It was an epic Olympic Games for Israel. The Jewish state’s team brought home a record four medals from the Tokyo Olympiad, including two that were gold. For a small country that, thanks to anti-Semitism and the hostility of much of the Arab and Islamic world, is considered worthy of extinction even in such distinguished venues as The New York Times, the international recognition that goes with these athletic triumphs is a very big deal.
Even those who couldn’t care less about gymnastics, taekwondo or judo need to see the Israeli medals as more than just a tribute to the individuals who won them. They’re also a stick in the eye of all those who want to wipe Israel off the map and view the sight of Israelis taking part in the games, let alone the scenes of the blue and white flag being raised while “Hatikvah” is played in Tokyo, as intolerable.
That this record haul took place during the games when the International Olympic Committee did the right thing and finally set aside a moment of silence during the opening ceremony, as well as held a separate memorial, to remember the 11 Israelis who were murdered by Palestinian terrorists in Munich in 1972 was fitting. That was something it had failed to do for 48 years because of the deference the IOC and the rest of the international community has always given to the sensibilities of the Palestinians, who regard the murderers as heroes.

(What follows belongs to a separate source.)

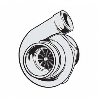 ਪੰਜਾਬੀ: ਟਰਬੋ ਚਾਰਜਰ
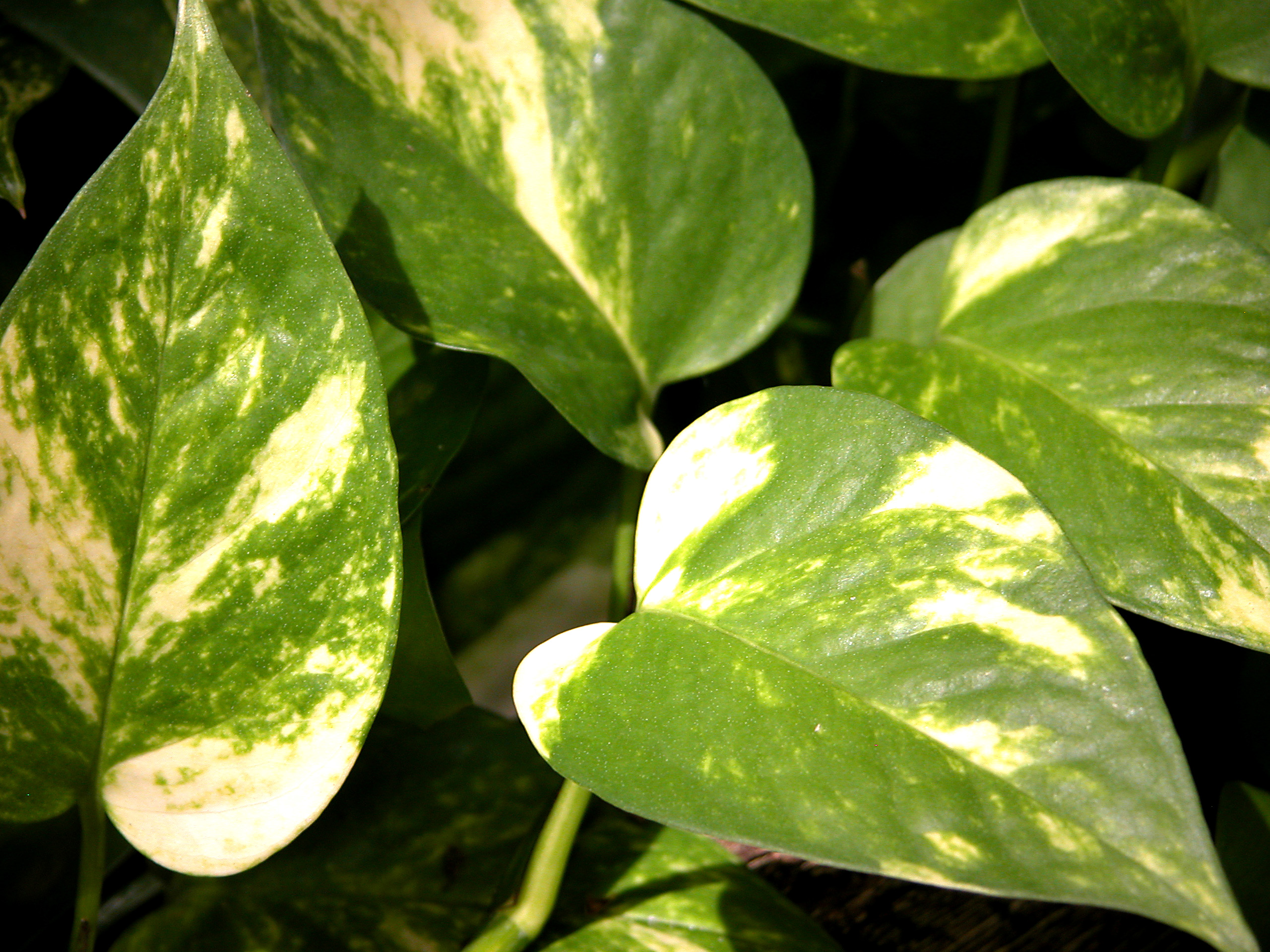 Epipremnum aureum

But the principle that Israel’s critics can twist any event, no matter how positive, into a public-relations black eye for the Jewish state still applied at this Olympics. The first of Israel’s two gold-medal winners—gymnast Artem Dolgopyat—served as a reminder not only of his country’s status as a growing power in the sport but also of its unfortunate lack of civil marriage.

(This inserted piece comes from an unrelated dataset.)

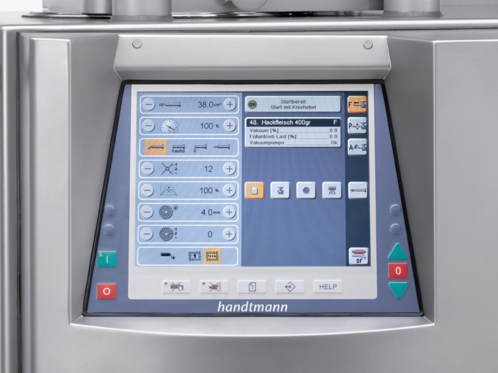 Vakuumfüller Touchscreen Bildschirmsteuerung

In a story that to some extent spoiled the good feelings his win in the men’s floor exercise had garnered his country, the fact that Dolgopyat isn’t able to marry his fiancée in Israel became a cause célèbre. Though neither the Olympian nor his intended made an issue of it even when pressed on it by the press after his triumphant return home, the complaints by his mother made headlines.
As the medalist’s mother, Angela Bilan, put it: “Israel will claim my son’s Olympic gold but won’t let him marry here.”
While that sums up a complex legal and religious dilemma up a bit too simply, she’s right. The 24-year-old athlete made aliyah with his family 12 years ago from Belarus. They were eligible for citizenship immediately upon arrival because of the country’s law of return, which guarantees a home for anyone who had a Jewish grandparent, an apt rejoinder to the Nazi rule that all such persons were marked for death during the Holocaust. Since Artem’s father, Oleg, himself a gymnast, was Jewish, the whole family qualified.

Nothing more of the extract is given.